◆ Task directions: Below is a listing to write out in full, exactly as given, without its pictures.

Provided material section start

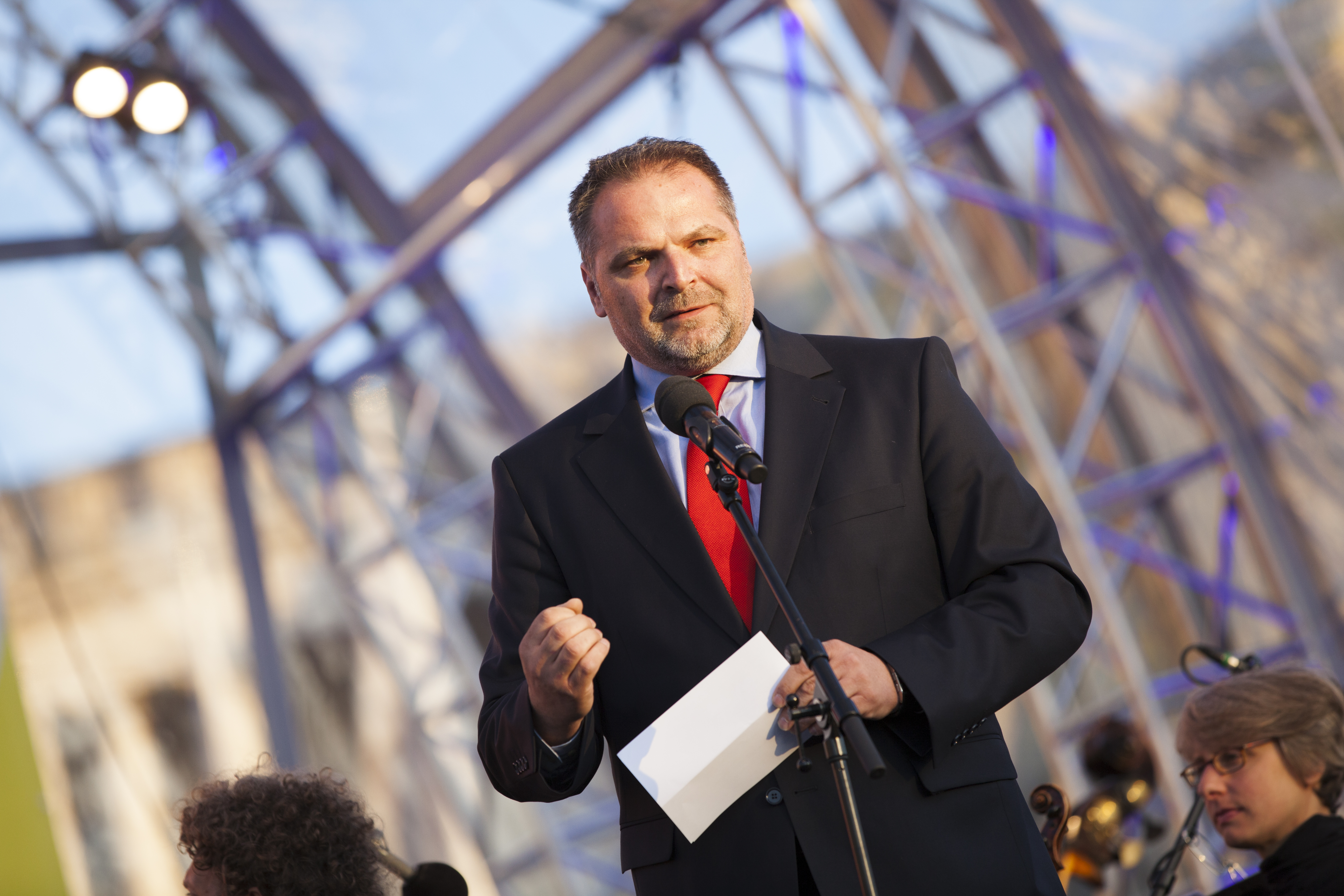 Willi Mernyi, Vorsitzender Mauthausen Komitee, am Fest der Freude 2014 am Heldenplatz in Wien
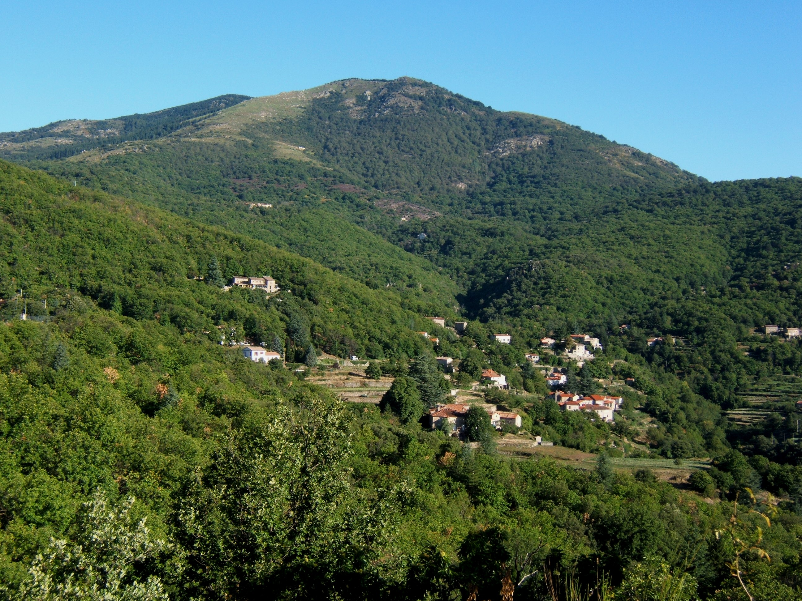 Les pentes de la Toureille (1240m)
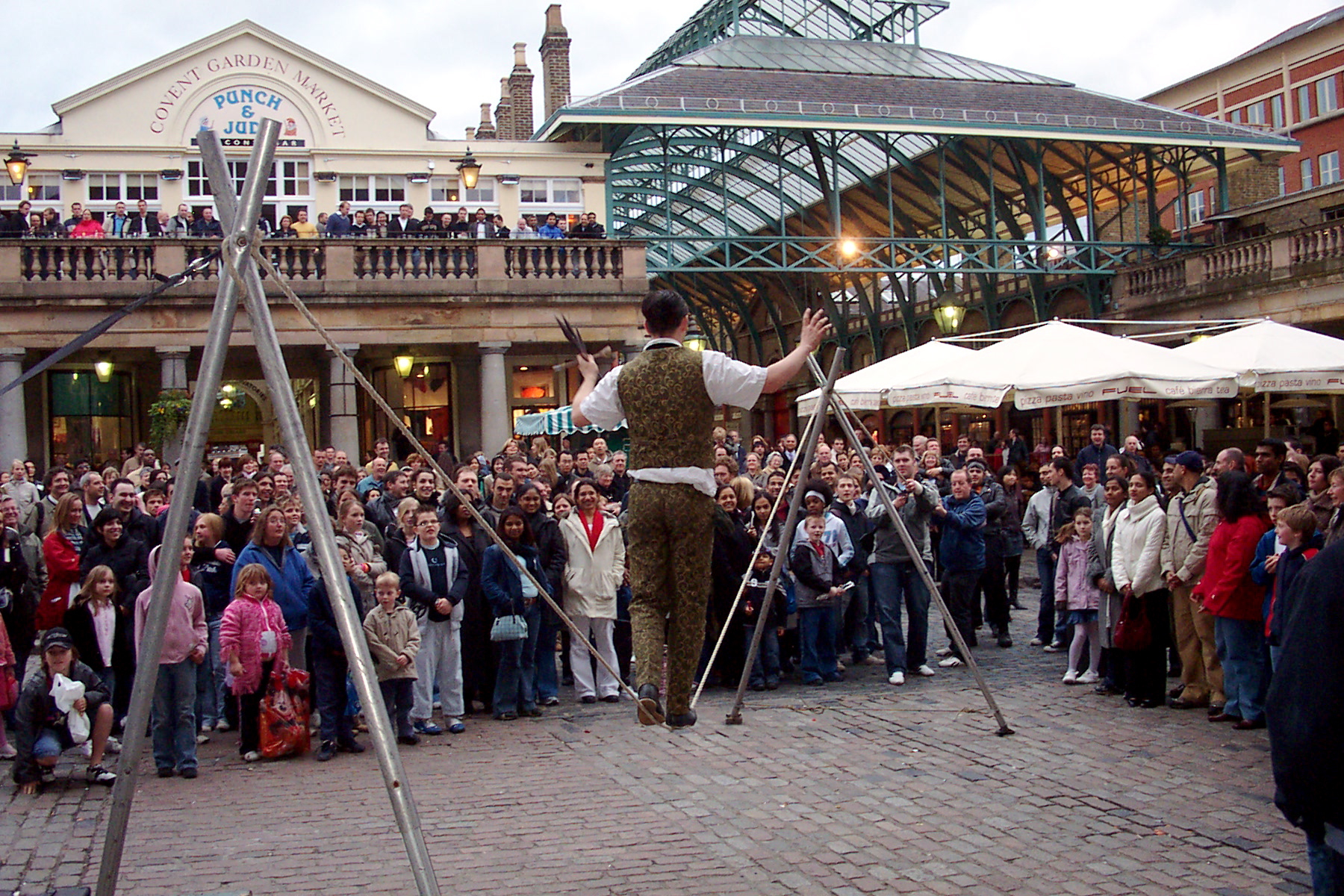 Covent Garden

Provided material section end

◆ Answer section:
 Willi Mernyi, Vorsitzender Mauthausen Komitee, am Fest der Freude 2014 am Heldenplatz in Wien
 Les pentes de la Toureille (1240m)
 Covent Garden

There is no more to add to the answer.